Appendix A. Document Type Definition

<!ENTITY % item        "(dictionary | list | atom | ref)">

<!ENTITY % item.attrib
       "type           CDATA           #IMPLIED
        length         CDATA           #IMPLIED
        id             ID              #IMPLIED">

<!ELEMENT dictionary   (%item;, %item;)* > 
<!ATTLIST dictionary
        %item.attrib;
>

<!ELEMENT list         (%item;)*         > 
<!ATTLIST list
        %item.attrib;
>

<!ELEMENT atom         (#PCDATA)         > 
<!ATTLIST atom
        %item.attrib;
        encoding       CDATA           #IMPLIED
>

<!ELEMENT ref          EMPTY             > 
<!ATTLIST ref
        ref            IDREF           #REQUIRED
>


Appendix B. Larger Examples

[Well, we know what should go _here_, don't we? ;-]



Appendix C. FAQ

This section will not appear in the final specification. This section is intended to provide history and commentary on the spec. When this document is finalized, this information will be historical and may be provided elsewhere.

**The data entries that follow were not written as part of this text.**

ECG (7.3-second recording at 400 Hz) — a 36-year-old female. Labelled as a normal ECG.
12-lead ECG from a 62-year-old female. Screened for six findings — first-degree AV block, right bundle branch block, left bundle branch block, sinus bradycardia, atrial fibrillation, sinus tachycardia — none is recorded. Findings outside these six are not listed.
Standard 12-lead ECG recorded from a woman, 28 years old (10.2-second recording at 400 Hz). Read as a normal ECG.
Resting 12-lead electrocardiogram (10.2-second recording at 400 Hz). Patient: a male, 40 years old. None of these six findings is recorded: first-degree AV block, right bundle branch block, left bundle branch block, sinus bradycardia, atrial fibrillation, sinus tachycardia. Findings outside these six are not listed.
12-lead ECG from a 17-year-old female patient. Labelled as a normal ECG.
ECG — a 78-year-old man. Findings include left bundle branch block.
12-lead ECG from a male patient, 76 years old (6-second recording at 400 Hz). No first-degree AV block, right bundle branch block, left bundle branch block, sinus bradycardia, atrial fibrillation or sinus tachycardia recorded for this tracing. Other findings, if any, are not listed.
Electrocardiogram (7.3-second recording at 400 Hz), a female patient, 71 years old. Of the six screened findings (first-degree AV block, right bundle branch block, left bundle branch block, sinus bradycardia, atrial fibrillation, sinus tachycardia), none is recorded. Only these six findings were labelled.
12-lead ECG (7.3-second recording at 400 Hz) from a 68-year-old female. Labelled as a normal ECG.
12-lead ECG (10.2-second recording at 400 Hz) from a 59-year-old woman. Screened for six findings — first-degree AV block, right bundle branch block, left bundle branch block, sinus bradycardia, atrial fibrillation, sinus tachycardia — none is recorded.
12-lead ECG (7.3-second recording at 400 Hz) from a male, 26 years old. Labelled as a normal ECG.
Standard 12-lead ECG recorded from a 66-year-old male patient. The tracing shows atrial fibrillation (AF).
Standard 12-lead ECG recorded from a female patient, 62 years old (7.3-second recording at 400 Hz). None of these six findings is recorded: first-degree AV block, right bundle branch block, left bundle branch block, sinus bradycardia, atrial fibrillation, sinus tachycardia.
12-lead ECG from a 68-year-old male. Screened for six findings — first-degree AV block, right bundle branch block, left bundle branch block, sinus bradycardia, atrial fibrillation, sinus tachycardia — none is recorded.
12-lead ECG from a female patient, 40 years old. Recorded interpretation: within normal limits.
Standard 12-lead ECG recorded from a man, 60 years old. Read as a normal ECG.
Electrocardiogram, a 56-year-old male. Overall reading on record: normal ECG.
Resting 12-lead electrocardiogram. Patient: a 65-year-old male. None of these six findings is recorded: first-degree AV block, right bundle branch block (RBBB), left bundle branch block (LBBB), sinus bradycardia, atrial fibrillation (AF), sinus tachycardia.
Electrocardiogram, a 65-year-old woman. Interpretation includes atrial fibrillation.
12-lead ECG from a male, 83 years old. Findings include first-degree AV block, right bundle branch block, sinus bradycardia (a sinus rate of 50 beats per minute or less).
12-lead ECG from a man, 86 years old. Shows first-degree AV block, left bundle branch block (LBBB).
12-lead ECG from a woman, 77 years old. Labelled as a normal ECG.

C.1 Q: Where did the name "atom" come from?

"atom" or "atomic" is the term most commonly used by designers if and when they refer to a value or object that is not composed of or an aggregate of other values or objects. Many descriptions of computer languages, protocols, or formats don't distinguish between simple or complex objects or don't provide a specific term for non-aggregate types (they simply call them "objects", for example). The term "scalar" is a close second to "atom" in terms of common usage.

Alternatives included "value", "data", "datum", "scalar", and "primitive". "value", "data", and "datum" all seemed wrong because lists and dicts are also values, data, or datum. "scalar" seems too closely tied to numeric or quantity values. "primitive" is often associated with implementation in a lower-level language (like C or assembler).

C.2 Why not include more common data types, like number, string, or JPEG?

Scarab's XML and binary reference serializations were designed with the assumption that we don't know what datatypes you really need. Rather than define a small set of datatypes that may or may not fit your needs, we've used some of the most basic data types available and then supported a "type" attribute that lets you declare a specific type. LDO-Types defines common values for type attributes supported by Scarab applications. If it's your application that is used for both client and server you can also define your own data types. Scarab can also use other serialization formats that provide more specific data types.